Angular Arc Dictionary The DictionaryMaker_AA.py program is just like the dictionary for Spherical Radii, but for angles formed between three atoms. Angles are specified by degrees and kept between 0 and 180 as above 180 the measurement becomes one of convention and dihedrals handle chirality. Reversibly identical permutations are again limited to 1 case per dictionary. An example would be C-H-B-20 and B-H-C-20 are the same but C-B-H-20 is not.



Dihedral Arc Dictionary The DictionaryMaker_DA.py program is just like the dictionary for Spherical Radii, but for dihedrals formed between four atoms. Dihedrals are specified by degrees and kept between 0 and 180 as above 180 the measurement becomes one of convention. Reversibly identical permutations are again limited to 1 case per dictionary. An example would be C-H-F-B-20 and B-F-H-C-20 are the same but C-F-H-B-20 is not.

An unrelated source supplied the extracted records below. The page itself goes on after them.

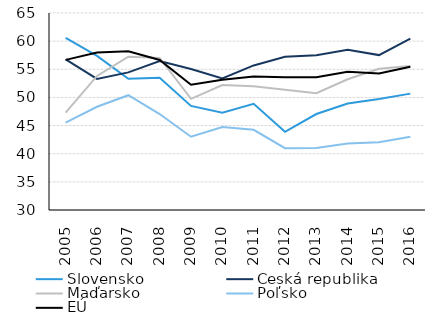
| Category | Slovensko | Česká republika | Maďarsko | Poľsko | EÚ |
|---|---|---|---|---|---|
| 2005.0 | 60.569 | 56.748 | 47.29 | 45.51 | 56.673 |
| 2006.0 | 57.385 | 53.296 | 53.823 | 48.337 | 57.968 |
| 2007.0 | 53.329 | 54.452 | 57.247 | 50.396 | 58.209 |
| 2008.0 | 53.481 | 56.477 | 57.03 | 47.049 | 56.646 |
| 2009.0 | 48.491 | 55.047 | 49.747 | 43.024 | 52.243 |
| 2010.0 | 47.281 | 53.357 | 52.211 | 44.728 | 53.149 |
| 2011.0 | 48.863 | 55.687 | 51.978 | 44.247 | 53.729 |
| 2012.0 | 43.895 | 57.242 | 51.356 | 40.988 | 53.585 |
| 2013.0 | 47.049 | 57.509 | 50.738 | 41.032 | 53.579 |
| 2014.0 | 48.917 | 58.473 | 53.221 | 41.809 | 54.543 |
| 2015.0 | 49.73 | 57.519 | 55.096 | 42.034 | 54.272 |
| 2016.0 | 50.677 | 60.439 | 55.564 | 42.996 | 55.462 |

Extracting Encoded Interactions for Machine Learning Input

The Extract Interactions programs are designed to extract a wide array of interactions between atoms from coordinates input files. Of course, because we often want optimized coordinates, these input files are best obtained by performing the OBabel commands to convert log files to gjf or com files are previously specified above in the Timeout Restarter section. Much of these files have hard coded specifications that are clearly outline in comments in the ExtractAnglesAndInts_SepPt1_Portion.py file. All files extract the element occurrences which are simply how many times an element appears in the molecule, in addition to other interactions as outlined by the dictionaries. The dictionaries can be updated from their hard coded forms to whatever new dictionary you may make by simply putting the copied csv string in between quotes in the appropriate line. The programs are designed to handle the fact that the dictionary maker programs only have unique permutations. In addition to extracting the different interactions at a specified granularity, these files also offer the option to have proportional or discrete occurrence encodings for each instance of an interaction. For clarity, occurrence enodings are different from one-hot encodings because they can contain numbers other than 1 and are based off of the number of occurrences of each type of interaction. More about the encodings can be seem in the paper: GiFE: A Molecular-Size Agnostic and Understandable Gibbs Free Energy Function.

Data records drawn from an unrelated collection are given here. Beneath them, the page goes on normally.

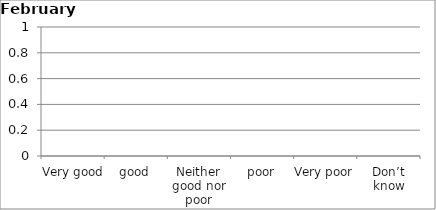
| Category | Series 0 |
|---|---|
| Very good | 0 |
| good | 0 |
| Neither good nor poor | 0 |
| poor | 0 |
| Very poor | 0 |
| Don’t know | 0 |
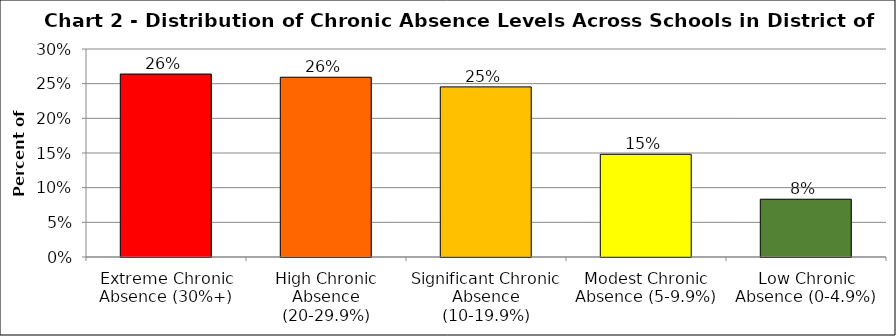
| Category | Series 1 |
|---|---|
| Extreme Chronic Absence (30%+) | 0.264 |
| High Chronic Absence (20-29.9%) | 0.259 |
| Significant Chronic Absence (10-19.9%) | 0.245 |
| Modest Chronic Absence (5-9.9%) | 0.148 |
| Low Chronic Absence (0-4.9%) | 0.083 |

Extraction of Energies and Computed Properties

The ExtractProperties.py program takes in Gaussian log files and outputs files with extracted computed properties. This output file is useful as labels for training data. Currently the list contains 37 different properties, with the full list outlined in the file. This program also checks for if all forces have converged or not since files may reach normal termination without this condition, despite its importance to finding fully optimized structures. Currently, three hard coded numbers exist in the file to select the atom numbers that will have their Mulliken charges extracted, and that will have bond distances found between them.

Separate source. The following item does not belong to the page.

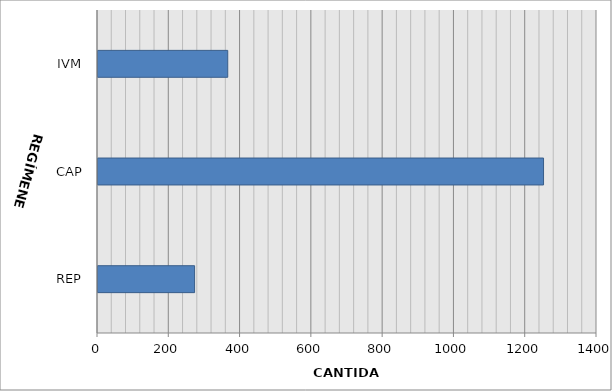
| Category | Series 0 |
|---|---|
| REP | 271 |
| CAP | 1250 |
| IVM | 364 |

Analysis Tools for Already Trained Models

Predict the energies for a new dataset on a trained model

The Predictor.py program is designed to take linear coeficients saved from an Sklearn model, with the no intercept option and multiply them with new datapoints to generate output from a trained model. The program then also takes in the ground truth values for these datapoints and appends them to the predictions for easy comparison. This works even for multiple different output values, with 37 currently being a hard coded number to correspond with selecting the 37th feature column out of an output file generated by ExtractProperties.py.

With that, you are ready to use all current features in the ChemArchItect Program set. Good luck and please let the developers know of any improvements you wish to contribute.